🤖 AI Summary
Large Vision-Language Models (LVLMs) suffer from high computational overhead and limited scalability due to the excessive number of image patch tokens relative to text tokens. Existing text-guided visual token pruning methods rely on the implicit assumption that textual tokens accurately reflect visual importance—yet we reveal systematic misalignments across causal, semantic, and spatial dimensions between modalities, severely undermining their efficacy. To address this, we propose VisionDrop: the first training-free, text-agnostic visual token pruning framework that preserves information under cross-modal alignment via purely vision-based self-attention. VisionDrop employs a hierarchical pruning strategy—first identifying dominant tokens, then progressively suppressing redundancy via lightweight contextual merging. Extensive experiments across multiple benchmarks demonstrate significant improvements over state-of-the-art methods; notably, it maintains strong robustness even under extremely low token budgets, achieving both efficient inference and superior task performance.
📝 Abstract
Large Vision-Language Models (LVLMs) encode visual inputs as dense sequences of patch-level tokens to capture fine-grained semantics. These visual tokens often outnumber their textual counterparts by a large margin, leading to substantial computational overhead and limiting the scalability of LVLMs in practice. Previous efforts have explored visual token reduction either prior to or within the large language models (LLM). However, most in-LLM reduction approaches rely on text-conditioned interactions, implicitly assuming that textual tokens can reliably capture the importance of visual tokens. In this work, we revisit this assumption and reveal causal, semantic, and spatial forms of cross-modal misalignment.
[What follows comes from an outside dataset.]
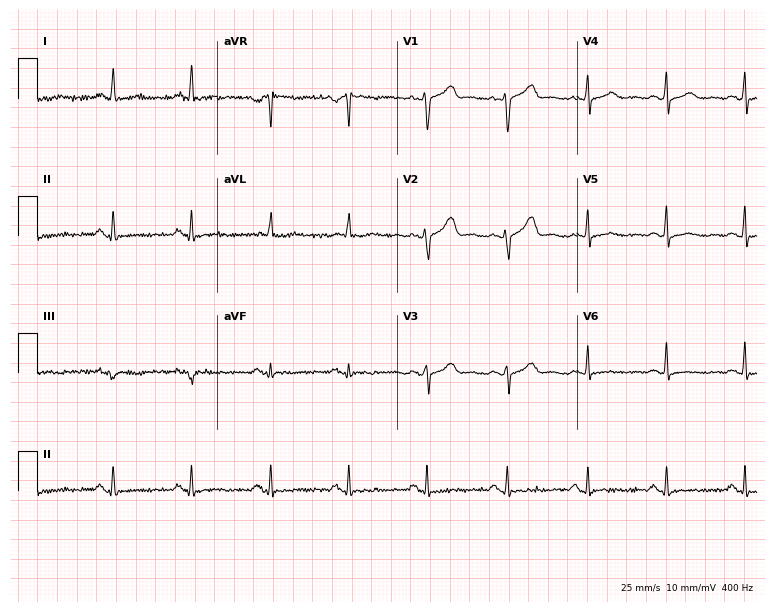
12-lead ECG from a female, 52 years old. No first-degree AV block, right bundle branch block, left bundle branch block, sinus bradycardia, atrial fibrillation or sinus tachycardia recorded for this tracing. Findings outside these six are not listed.

These misalignments undermine the effectiveness of text-guided visual token reduction. To address this, we introduce VisionDrop, a training-free, visual-only pruning framework that selects informative visual tokens based on intra-modal (visual-to-visual) attention, without relying on textual signals. To further suppress redundancy throughout the model hierarchy, we treat the visual encoder and the LLM as a unified system and design a progressive pruning pipeline. Our method performs dominant token selection and lightweight contextual merging at multiple stages, enabling fine-grained visual information to be retained even under aggressive token budgets. Extensive experiments across diverse benchmarks show that VisionDrop achieves consistent improvements over existing methods, despite requiring no additional training or complex modifications. Its simple yet effective design enables efficient inference while preserving strong performance across tasks.